• Try it: The records below are to be copied word for word, with every picture left out.

• Supplied entries:
--------------------

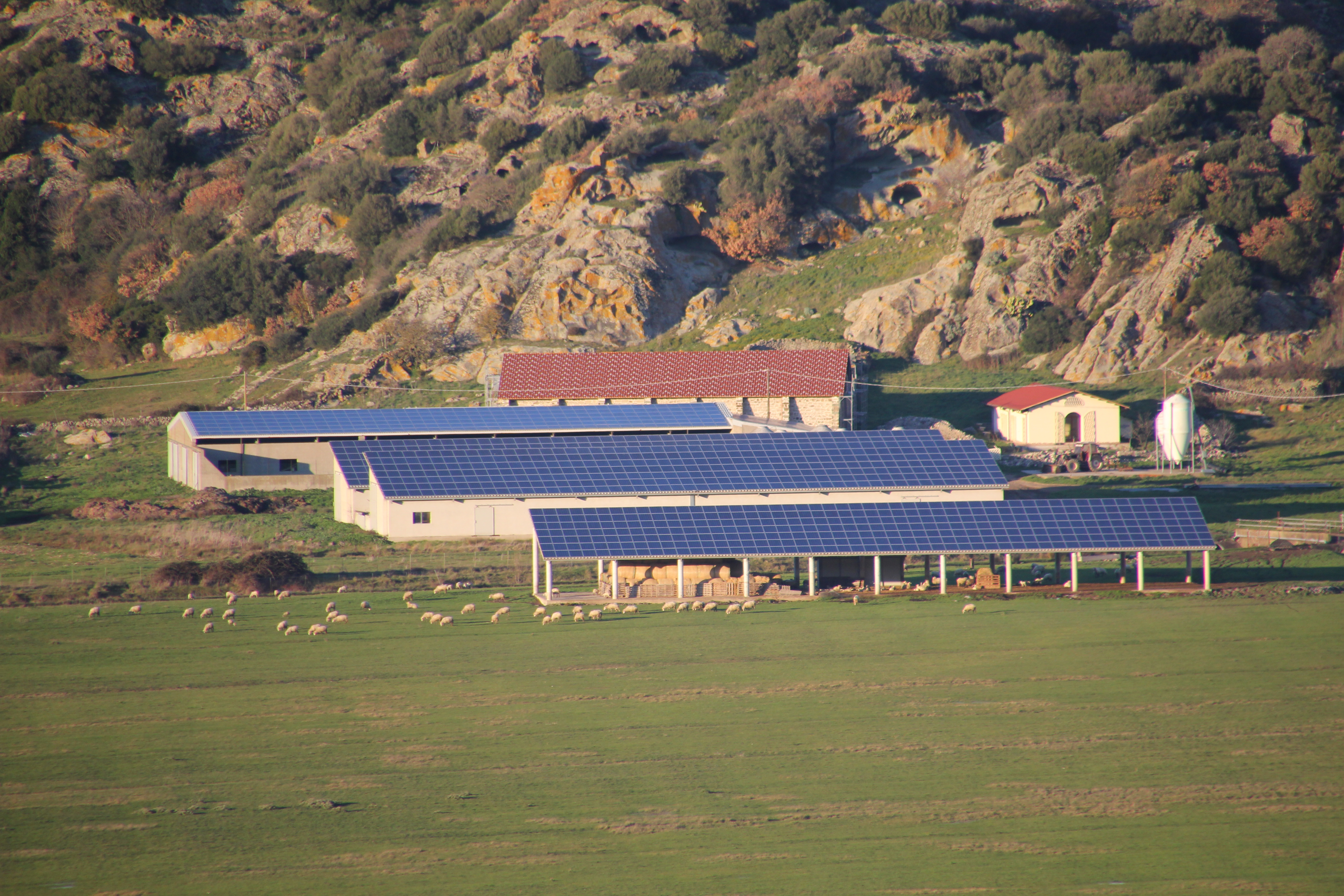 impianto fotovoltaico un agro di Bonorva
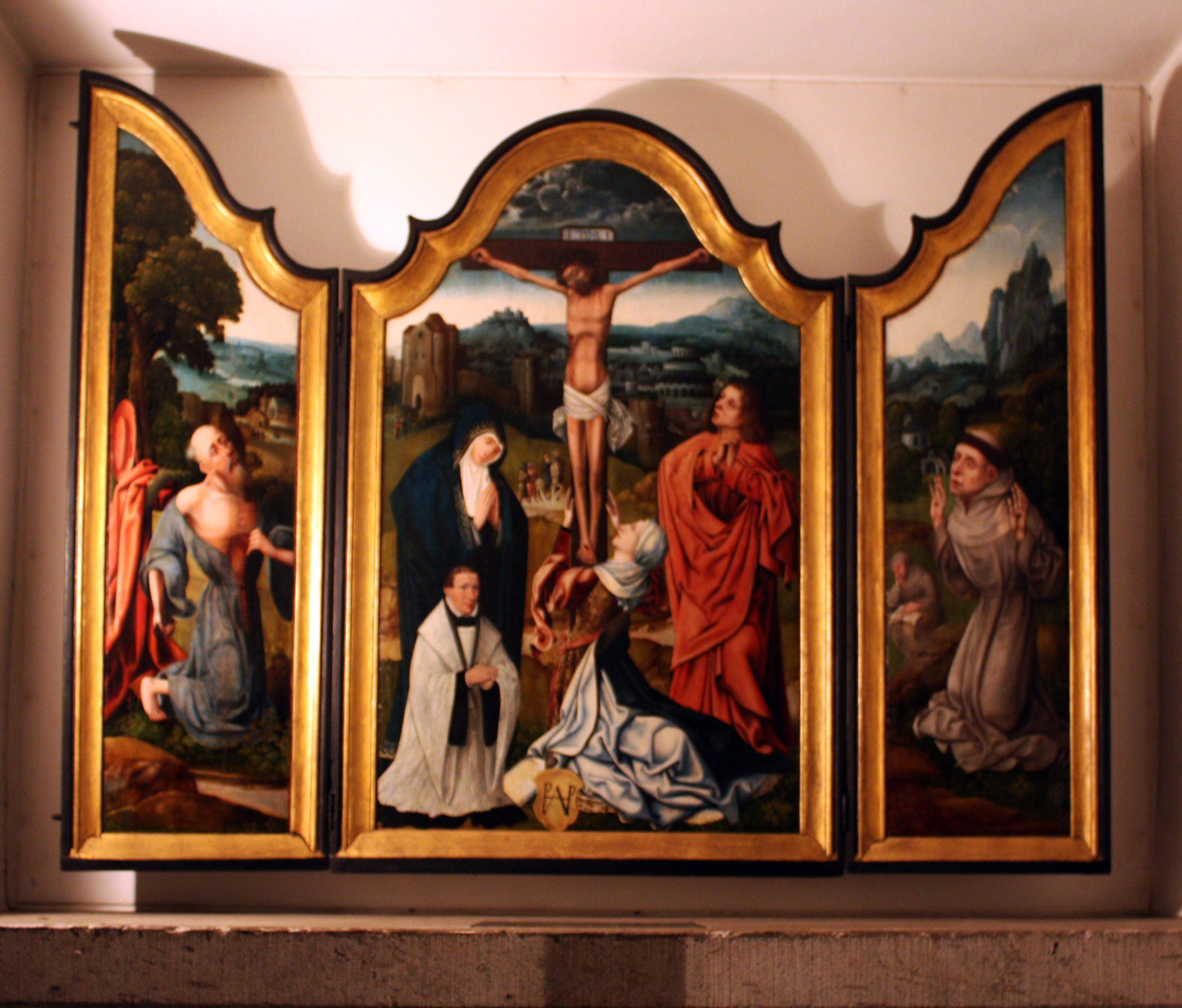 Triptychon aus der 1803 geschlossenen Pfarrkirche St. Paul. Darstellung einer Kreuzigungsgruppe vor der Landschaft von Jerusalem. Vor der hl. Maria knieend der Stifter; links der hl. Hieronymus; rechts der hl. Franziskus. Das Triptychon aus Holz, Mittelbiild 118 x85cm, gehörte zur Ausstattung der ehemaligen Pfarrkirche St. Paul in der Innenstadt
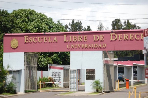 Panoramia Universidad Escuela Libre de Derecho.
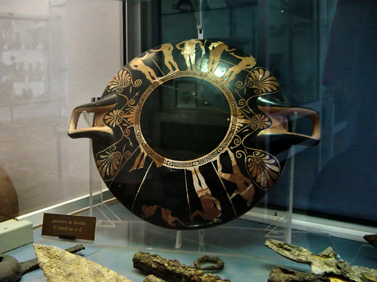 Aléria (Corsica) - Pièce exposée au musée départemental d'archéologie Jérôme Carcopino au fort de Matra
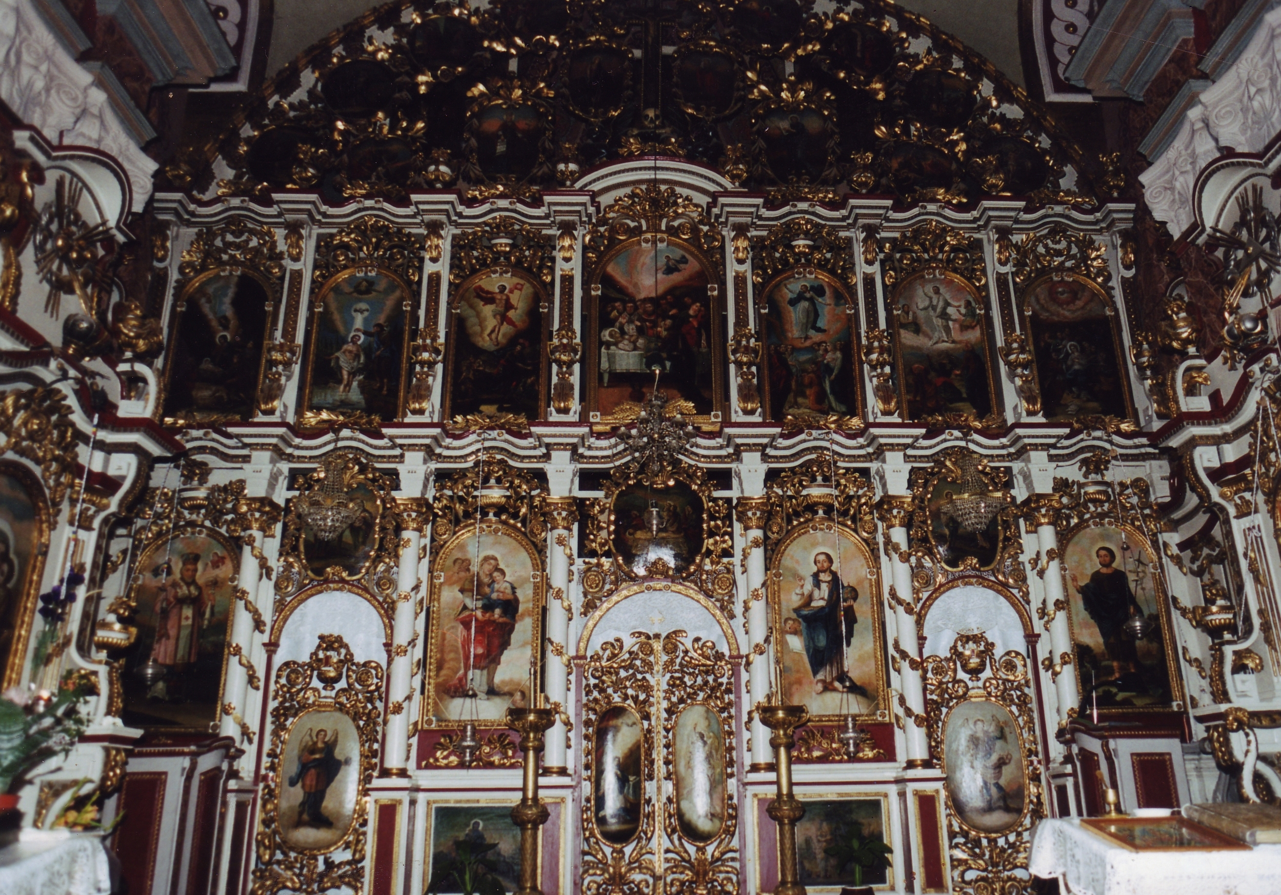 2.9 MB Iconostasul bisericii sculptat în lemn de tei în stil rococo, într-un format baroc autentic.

--------------------

• Solved exercise:
 impianto fotovoltaico un agro di Bonorva
 Triptychon aus der 1803 geschlossenen Pfarrkirche St. Paul. Darstellung einer Kreuzigungsgruppe vor der Landschaft von Jerusalem. Vor der hl. Maria knieend der Stifter; links der hl. Hieronymus; rechts der hl. Franziskus. Das Triptychon aus Holz, Mittelbiild 118 x85cm, gehörte zur Ausstattung der ehemaligen Pfarrkirche St. Paul in der Innenstadt
 Panoramia Universidad Escuela Libre de Derecho.
 Aléria (Corsica) - Pièce exposée au musée départemental d'archéologie Jérôme Carcopino au fort de Matra
 2.9 MB Iconostasul bisericii sculptat în lemn de tei în stil rococo, într-un format baroc autentic.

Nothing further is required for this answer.